BEGIN Extracted data

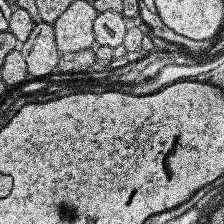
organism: Human
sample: Temporal Lobe
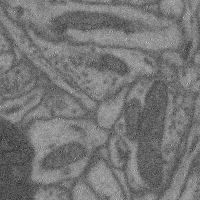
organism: Mouse
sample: Cerebral cortex
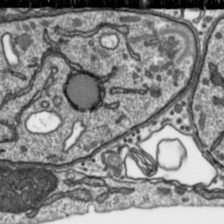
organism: Toxoplasma gondii
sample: Parasites in a vacuole inside a host cell
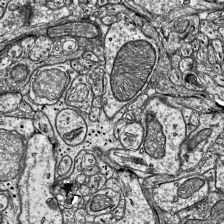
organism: Mouse
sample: Visual Cortex
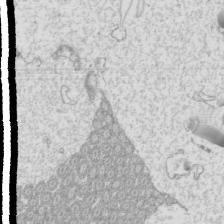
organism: Mouse
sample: Cilia; mouse epididymis
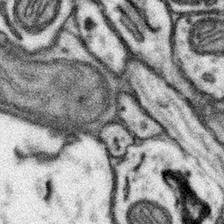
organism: Mouse
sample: Somatosensory cortex neuropil
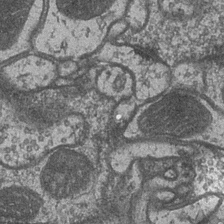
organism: Drosophila
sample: Optic medulla
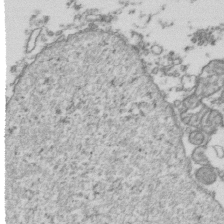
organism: Human
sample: Activated Jurkat CD4+ T cells
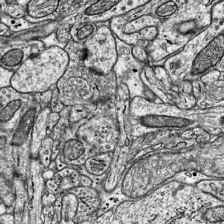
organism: Mouse
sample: Visual Cortex
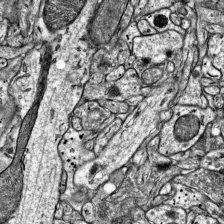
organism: Mouse
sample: Visual Cortex
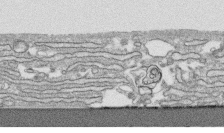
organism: Human
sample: CRL-1474
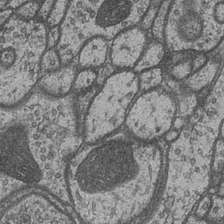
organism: Drosophila
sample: Optic medulla
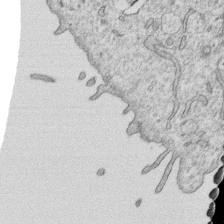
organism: Human
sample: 1205lu cells
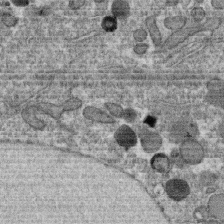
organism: C. elegans
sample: C. elegans oocyte; sperm cells
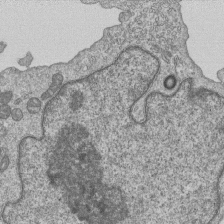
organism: Human
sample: MDA-MB-231 cells
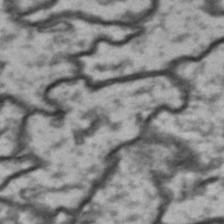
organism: Drosophila
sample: Brain
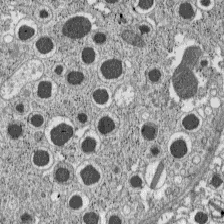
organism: C57BL Mouse
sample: Pancreatic islet
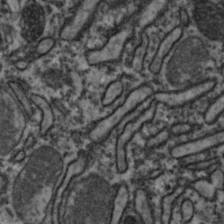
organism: Zebrafish
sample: Zebrafish embryo
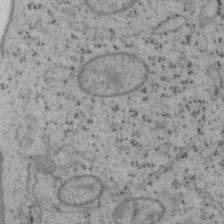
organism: Human
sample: HeLa cells
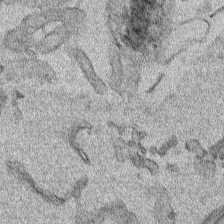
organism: Human
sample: Mitochondria in HCT116 cells
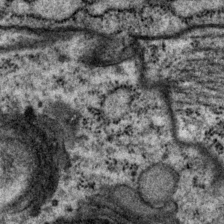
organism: P. pacificus
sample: Pharynx
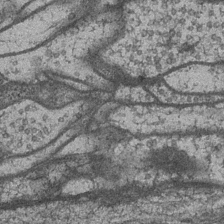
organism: Drosophila
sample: Optic medulla
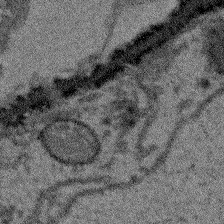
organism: Arabidopsis thaliana
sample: Root tip
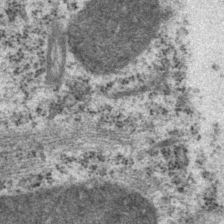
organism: P. pacificus
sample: Pharynx
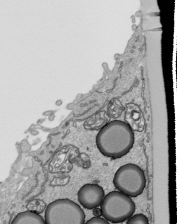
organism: Human
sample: Mitochondria in HCT116 cells
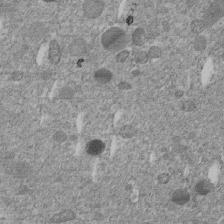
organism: C. elegans
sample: C. elegans embryo early stage
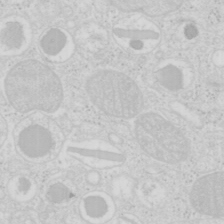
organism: Mouse
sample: Pancreas
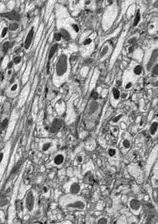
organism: Drosophila
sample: Optic lobe
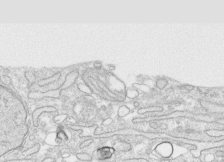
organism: Human
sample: CRL-1474
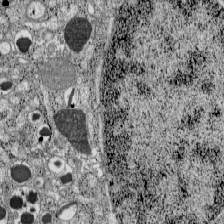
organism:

END Extracted data

[Work to complete]
The records above are to be set down exactly as written, with no images.

[Expected answer]
organism: Human
sample: Temporal Lobe
organism: Mouse
sample: Cerebral cortex
organism: Toxoplasma gondii
sample: Parasites in a vacuole inside a host cell
organism: Mouse
sample: Visual Cortex
organism: Mouse
sample: Cilia; mouse epididymis
organism: Mouse
sample: Somatosensory cortex neuropil
organism: Drosophila
sample: Optic medulla
organism: Human
sample: Activated Jurkat CD4+ T cells
organism: Mouse
sample: Visual Cortex
organism: Mouse
sample: Visual Cortex
organism: Human
sample: CRL-1474
organism: Drosophila
sample: Optic medulla
organism: Human
sample: 1205lu cells
organism: C. elegans
sample: C. elegans oocyte; sperm cells
organism: Human
sample: MDA-MB-231 cells
organism: Drosophila
sample: Brain
organism: C57BL Mouse
sample: Pancreatic islet
organism: Zebrafish
sample: Zebrafish embryo
organism: Human
sample: HeLa cells
organism: Human
sample: Mitochondria in HCT116 cells
organism: P. pacificus
sample: Pharynx
organism: Drosophila
sample: Optic medulla
organism: Arabidopsis thaliana
sample: Root tip
organism: P. pacificus
sample: Pharynx
organism: Human
sample: Mitochondria in HCT116 cells
organism: C. elegans
sample: C. elegans embryo early stage
organism: Mouse
sample: Pancreas
organism: Drosophila
sample: Optic lobe
organism: Human
sample: CRL-1474
organism:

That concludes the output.